Abstract
Determining the different conformational states of a protein and the transition paths between them is key to fully understanding the relationship between biomolecular structure and function. This can be accomplished by sampling protein conformational space with molecular simulation methodologies. Despite advances in computing hardware and sampling techniques, simulations always yield a discretized representation of this space, with transition states undersampled proportionally to their associated energy barrier. We present a convolutional neural network that learns a continuous conformational space representation from example structures, and loss functions that ensure intermediates between examples are physically plausible. We show that this network, trained with simulations of distinct protein states, can correctly predict a biologically relevant transition path, without any example on the path provided. We also show we can transfer features learned from one protein to others, which results in superior performances, and requires a surprisingly small number of training examples.
- Received 8 June 2020
- Revised 15 December 2020
- Accepted 26 January 2021
DOI:https://doi.org/10.1103/PhysRevX.11.011052
Published by the American Physical Society under the terms of the Creative Commons Attribution 4.0 International license.
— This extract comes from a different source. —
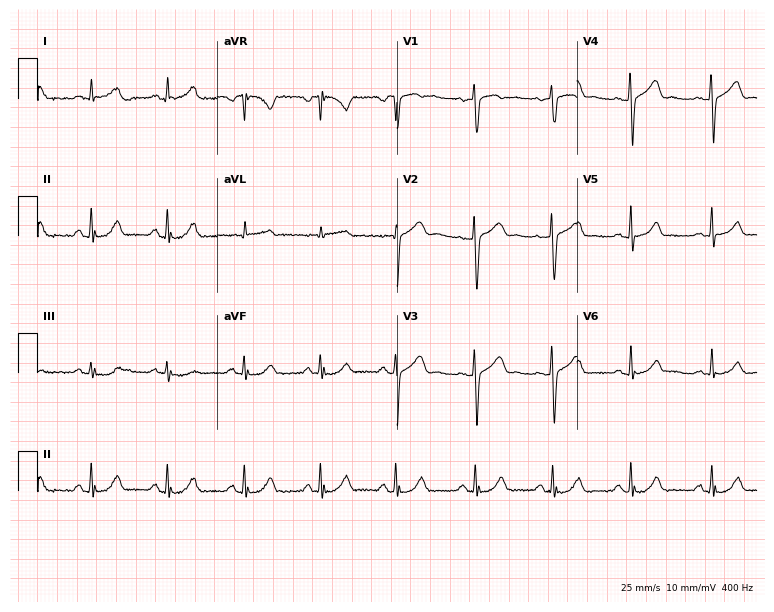
Electrocardiogram (7.3-second recording at 400 Hz), a woman, 42 years old. Overall reading on record: normal ECG.

Further distribution of this work must maintain attribution to the author(s) and the published article’s title, journal citation, and DOI.
Published by the American Physical Society
Physics Subject Headings (PhySH)
Popular Summary
Proteins carry out a range of essential biological functions including catalysis, sensing, motility, transport, and defense. These molecules function independently or in unison with other molecules, such as DNA, drugs, or other proteins. To perform these functions, a protein must often change its shape (or conformation), but identifying the possible conformations of a protein is not an easy task. We present a methodology that combines molecular simulation and machine learning to discover transition paths between protein conformational states.
Current experimental techniques provide a good picture of the most stable conformations and little to nothing on the transition path or intermediate states. Despite the importance of these intermediate conformations for pharmaceutical drug targeting purposes, determining them with high reliability remains a challenging problem.
We overcome this hurdle with a neural network that can generate new protein conformations after being trained with examples from experiments or molecular simulations. The network is capable of generating structures that respect physical laws and features the first universal architecture, capable of handling any protein without having to be modified.
Our network can predict a physically realistic and biologically relevant transition path between different conformations of the protein MurD, a potential antibacterial drug target. The network is also capable of transfer learning, whereby its training with a sparse dataset is facilitated by pretraining on a different, larger dataset. This opens the door to a new class of computational methods capable of characterizing simultaneously every existing protein.